Director Cameron Crowe’s intense but befuddling psychological thriller starring Tom Cruise finally arrives in the Blu-ray format after numerous delays.

Originally released back in 2001 and based on the 1997 Spanish film, “Abre Los Ojos (Open Your Eyes),” Vanilla Sky (Warner Home Video, Rated R, $19.98) offers a story about the life of ego-driven David Aames, portrayed by Mr. Cruise, a son of a magazine publisher now running daddy’s business.

Through a series of tragic events tied to a jealous lover, he finds himself in prison, disfigured, wearing a mask and talking to a psychiatrist about a crime he might have committed. Is it a dream? Is it suppressed memories? Is it an alternate universe?

It will take every moment of the 136-minute theatrical effort for viewers to understand Mr. Aames’ ultimate dilemma or acquire enough clues to come up with their own interpretation.

Throughout, Mr. Cruise’s intense chemistry with his onscreen love interests Cameron Diaz and Penelope Cruz really helps propel the film’s love and lost love themes.

The digital transfer fills home theater screens with its 1.78:1 aspect ratio but it does not do a great job of highlighting Academy Award-winning cinematographer John Toll’s work (reference the 4K scan of “Apollo 13” or “Goodfellas” to see some amazing efforts). 

On a ultra-high definition television with upscaling, it just looks like a movie with plenty of film grain. I’m still OK with that result.

The DTS-HD 5.1 audio mix is appreciated for highlighting a great soundtrack loaded with songs from bands such as U2, R.E.M., Bob Dylan, Peter Gabriel and the Academy Award-nominated piece from Paul McCartney.

Extras are bountiful but mainly culled from the DVD release back in 2002.

They begin with a new chance to watch the entire movie with an alternate ending that starts with about 30 minutes left in the action, adding 5 minutes to the run time.

It further fleshes out the surprising finale (beating the audience over the head) with a few critical dialogue scenes and more evidence of the complex choices of the director’s jigsaw puzzle of a story.

Additionally, new on the disk, fans can also dig into 13 deleted or alternate takes of scenes with commentary from Mr. Crowe.

Better yet, an optional commentary track covering the entire theatrical version and alternate end version of the film stars the director and his former spouse, the film’s musical composer, Heart’s own Nancy Wilson.

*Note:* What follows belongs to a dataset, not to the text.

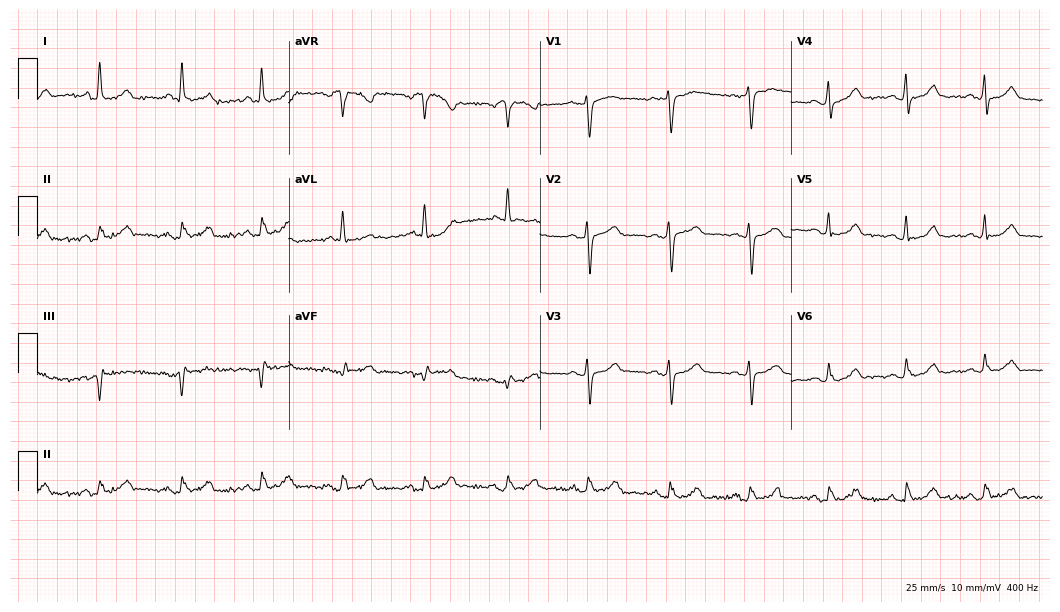
12-lead ECG (10.2-second recording at 400 Hz) from a 68-year-old female patient. Screened for six findings — first-degree AV block, right bundle branch block, left bundle branch block, sinus bradycardia, atrial fibrillation, sinus tachycardia — none is recorded.
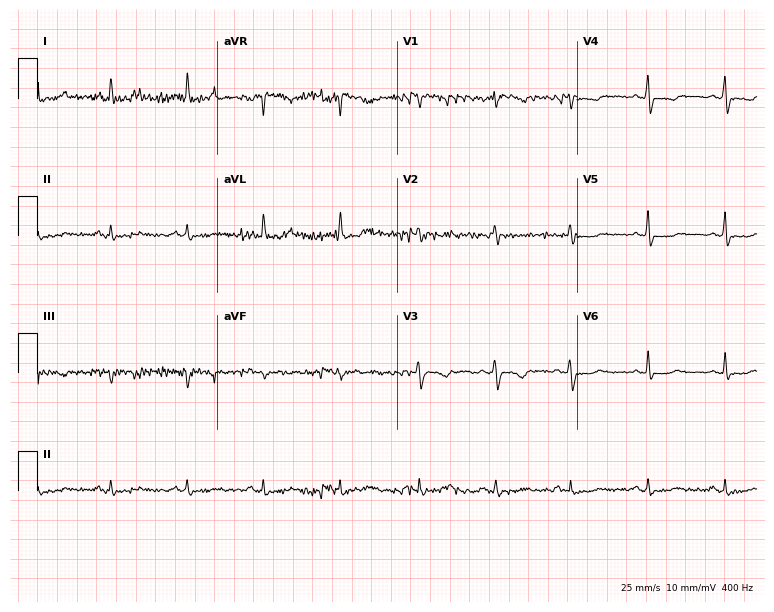
Electrocardiogram, a 43-year-old female patient. Of the six screened findings (first-degree AV block, right bundle branch block (RBBB), left bundle branch block (LBBB), sinus bradycardia, atrial fibrillation (AF), sinus tachycardia), none is recorded.

It’s required listening for those enamored with film’s dense ending. Mr. Crowe’s free-flowing and often giddy dialogue overloads viewers with information especially on the complex ending. His talk is enjoyable from the beginning to even the ending credits.

Miss Wilson does not offer much but she actually spends more time playing guitar, which is pretty cool.

Also, I enjoyed a 157-image, photo gallery slideshow chronicling the film with an audio introduction from the photographer Neal Preston.